Frank J.Sulloway has pointed out that even today Darwin’s theory of evolution, however compelling the evidence, is still resisted. Anomalies are often only ever recognised long after the fact. We find it easier to assimilate anomalous new facts into existing cognitive structures, than to accommodate these structures to anomalous findings. It took more than a century for Copernicus’s claim that the Earth revolves around the sun to be accepted. Alfred Wegener’s theory of continental drift was not accepted for 50 years. Paradigm shifts are very difficult to accomplish. Thomas Kuhn’s The Structure of Scientific Revolution tells us that strongly held beliefs can preclude the observation of the most obvious of phenomena. Debate is made more difficult because opposing sides usually offer one moral universe in which only their moral concepts apply.

Reading detective novels tells you this. Commisario Brunetti notes in Donna Leon’s recent novel Wilful Behaviour: “I’m afraid it costs people too much to abandon what they believe…If you give your loyalty and, I suppose, your love to ideas like that then it’s impossible to admit what madness they are.”

Ideas, once established, have the longevity of myth. Few old dogs learn new paradigms. Psychological defences can be stouter than castle walls. We may, indeed, need to rely instead on generational change. As Planck remarked, “A new scientific truth does not triumph by convincing its opponents and making them see the light, but rather because its opponents eventually die, and a new generation grows up that is familiar with it.”
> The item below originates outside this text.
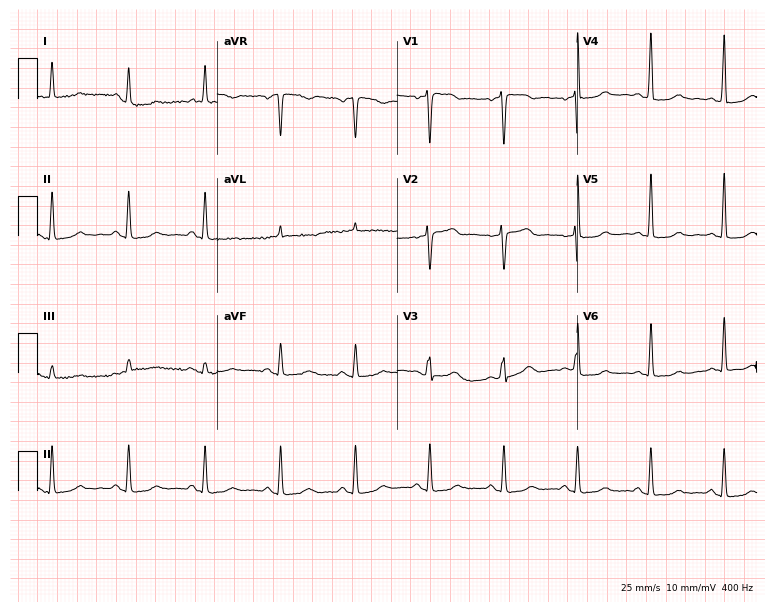
Electrocardiogram (7.3-second recording at 400 Hz), a male, 72 years old. Of the six screened findings (first-degree AV block, right bundle branch block, left bundle branch block, sinus bradycardia, atrial fibrillation, sinus tachycardia), none is recorded.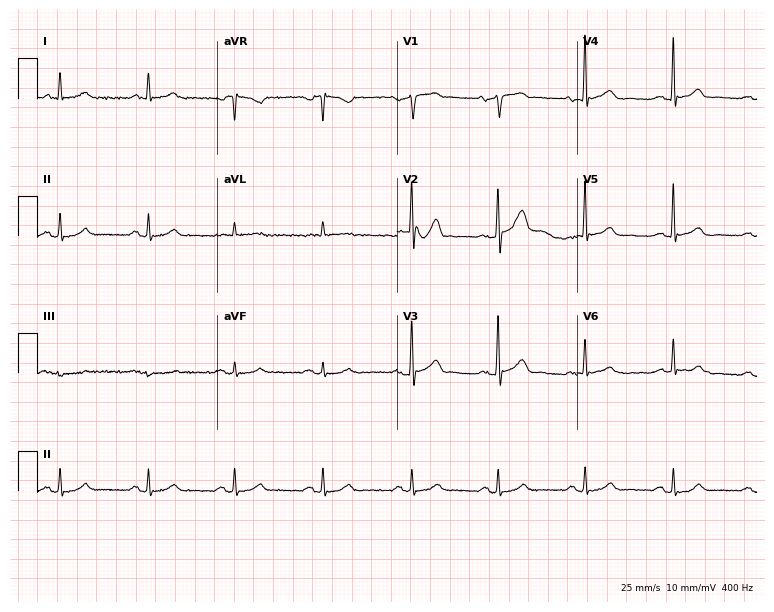
Resting 12-lead electrocardiogram. Patient: a 70-year-old male. Read as a normal ECG.

For an author, all this concerns influencing the conjectures of the reader, to open up their receptivity to new ideas, to move people from what Michel Foucault calls “the stark impossibility of thinking that” to another system of thought. This is not an easy task, for there is an intransigence of imagination even now. And especially so as people who believe in central controls characteristically defend this in terms of superior expertise and the greater good. These are anti-democratic affirmations that they would be shocked to see deployed by others for other purposes. But they do so to justify cultural power used for political purposes.

Of course, there will always those like one of the Dukes of Cambridge, who said on his retirement from the Army after a career in which he had opposed all reforms: “Gentlemen, there have been great changes in my time, great changes. But I can say this. Every change has been made at the right time, and the right time is when you cannot help it.”
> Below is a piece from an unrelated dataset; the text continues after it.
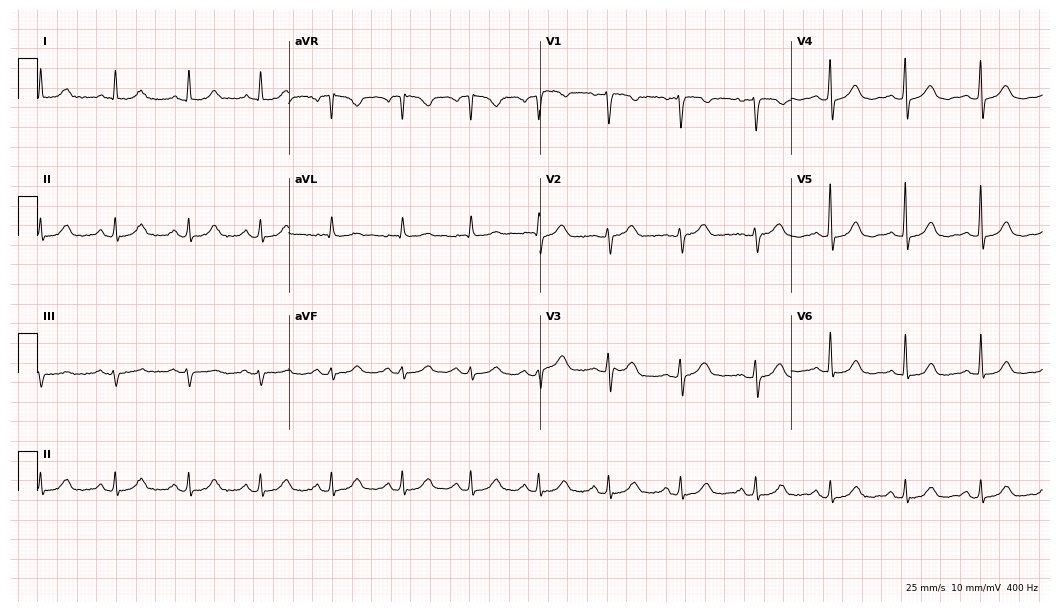
Resting 12-lead electrocardiogram. Patient: a 66-year-old woman. Read as a normal ECG.

And, as Lionel Trilling noted, “It is often true that the success of a social or cultural enterprise compromises the virtues that claimed our loyalty in its heroic, hopeless beginning but there is a kind of vulgarity in the easy assumption that this is so always and necessarily.” Trilling quotes D.H.Lawrence, too, on the importance of learning from experience: “The world doesn’t fear a new idea. It can pigeonhole any idea. But it can’t pigeonhole a new experience.” And it is the experience of empowered choice which will gradually build a new world – fostered by the generational changes of the electronic information age – and the denial of it in health care. I think the changes I seek are coming fast. We shall soon see.